No, I think we’d put it inside the HTTP part of the Solid Protocol, giving it the ability to communicate in terms of patches of RDF. We would extend the Solid protocol at the HTTP level.

You’re totally right that the next step would be to make a demo! We need a patch format for RDF. I’m not too familiar with RDF. What’s a good way to specify ranges of RDF data? Like, is there an equivalent of xpath or jsonpath for RDF? I want to describe an arbitrary part of RDF, within a resource at a URL, that has changed.

1 Like

Ok, well what I meant with “outside the Solid Protocol” was that it cannot be implemented just using the Solid Protocol (as it stands today). So we would indeed need to implement something in the server side.

I’m very focused on doing apps that can be used today by anyone who just has a Solid Pod, that’s why the solution I came up with is based on moving RDF triples from apps to a POD. But yeah, it would be great if the protocol itself handles this for us.

Although I will also say, there is always some tension on how complex Solid servers should be. Whenever any new feature is added to the protocol, one of the concerns is if it makes life harder for POD implementers. So depending how feasible your proposal is to implement, there could be some push back. Even if you provide a reference implementation, Solid Servers are implemented using a variety of languages.

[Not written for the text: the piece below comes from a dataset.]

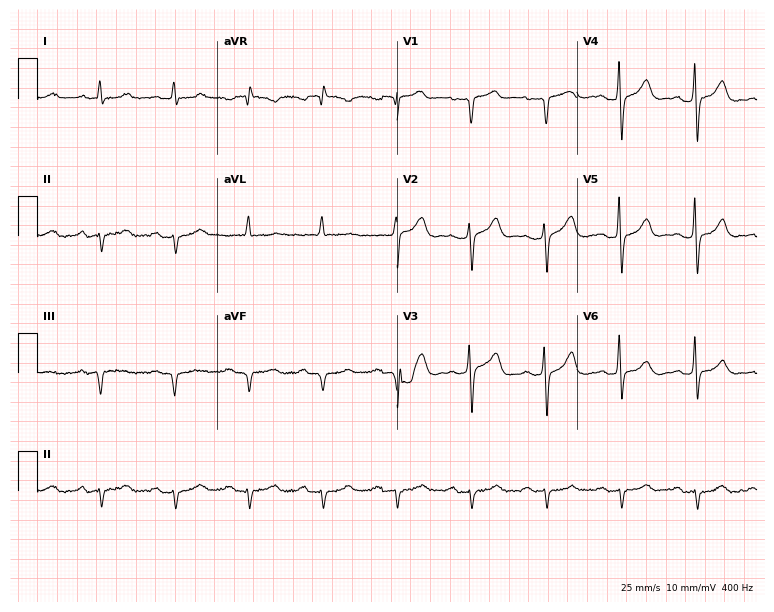
Standard 12-lead ECG recorded from a male patient, 68 years old. None of these six findings is recorded: first-degree AV block, right bundle branch block, left bundle branch block, sinus bradycardia, atrial fibrillation, sinus tachycardia.
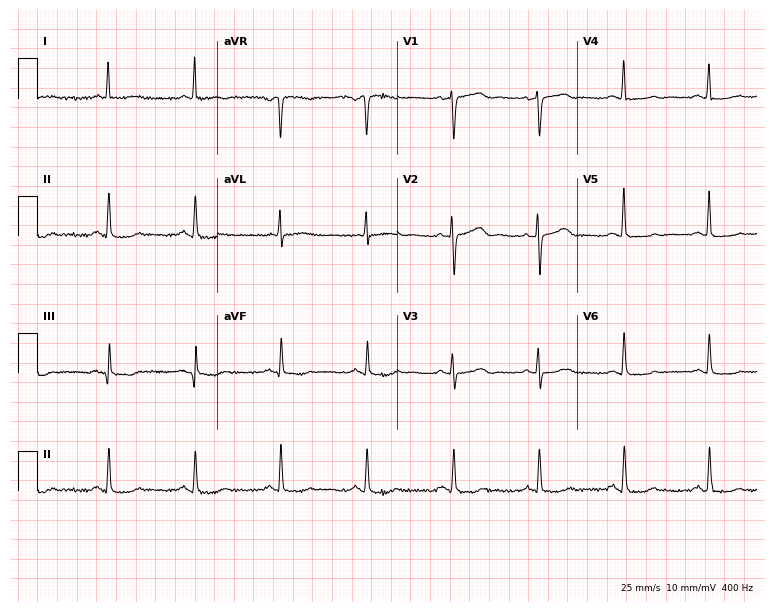
Resting 12-lead electrocardiogram (7.3-second recording at 400 Hz). Patient: a 60-year-old female. Read as a normal ECG.

Again, that doesn’t mean it’s not worth exploring. I think one way to get this moving is creating an issue in the solid/specification repository. If you browse the list of open issues, you’ll notice how many of them are ideas such as this. That way you could also get some feedback from people who are actually working on the spec (I only make apps, so I’m not too familiar with how the spec evolves).

Other than that, I think a demo would indeed go a long way.

I don’t know of any solution for that, but I’m sure someone in the community will know if such a thing exists. I suggest that you ask about it in the chat or opening a new thread in this forum. If you don’t get a reply, I can point you towards some people who I’m pretty sure will have an answer.

1 Like

Thanks a bunch @NoelDeMartin! I get where you’re coming from, and your approach makes total sense if you aren’t looking at modifying HTTP.

So I’m concluding that we can simplify things a lot by braidifying HTTP in Solid, and the next step is to make a demo.

Towards that end, we need a patch format, and Rahul just showed me the N3 Patch in Solid, which looks super viable, and also pointed out that we can issue JSON patches to any RDF expressed in JSON-LD. These sound like great approaches.

The next thing I’ll need is a demo app. Maybe I should take one of your apps and braidify it. I wonder if we have any simple Solid demo apps that let the user edit some data (maybe text) expressed as JSON-LD, with a server written in nodejs.